• [DATA]:
BEGIN
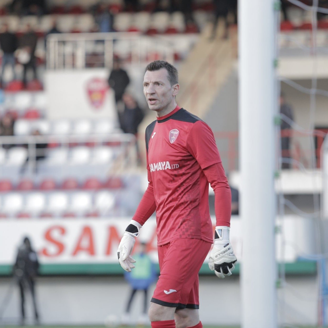 Игра с командой Зире
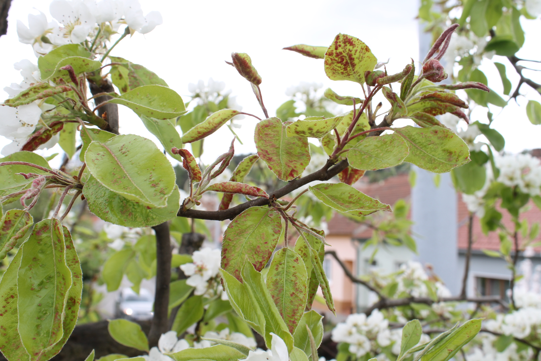 Vlnovník hrušňový (Eriophyes pyri) , Brno-Komín, hrušeň
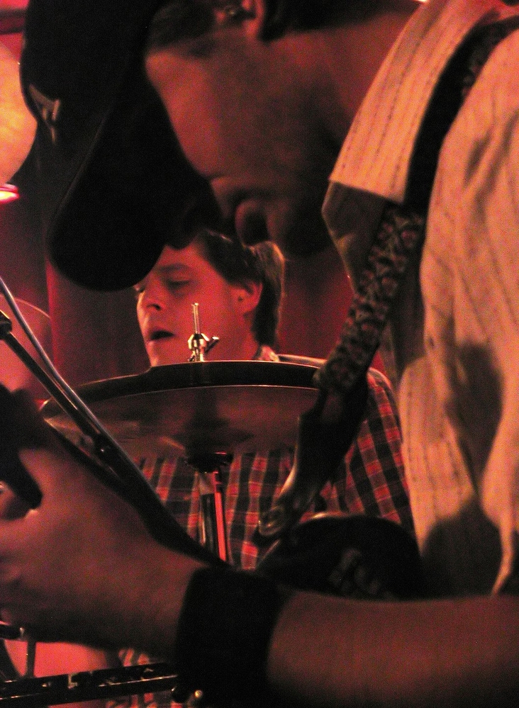 Don Caballero en concert à Münster en 2006
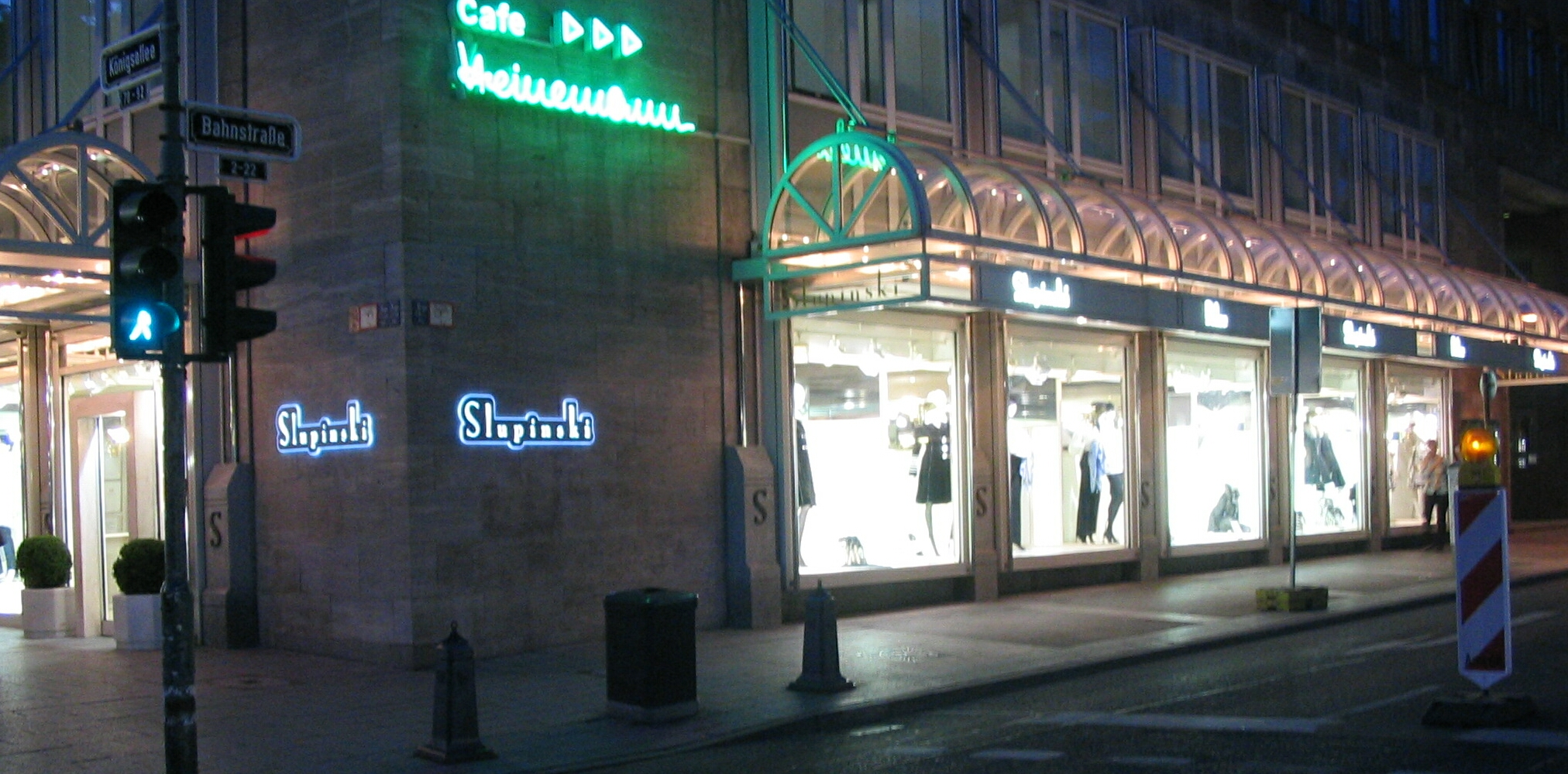 Slupinski, Kürschnerei auf der Düsseldorfer Königsallee
END
• [WHAT IS EXPECTED]:
The answer is the listing above restated word for word, pictures removed.

• [OUTPUT FOR THIS TASK]:
 Игра с командой Зире
 Vlnovník hrušňový (Eriophyes pyri) , Brno-Komín, hrušeň
 Don Caballero en concert à Münster en 2006
 Slupinski, Kürschnerei auf der Düsseldorfer Königsallee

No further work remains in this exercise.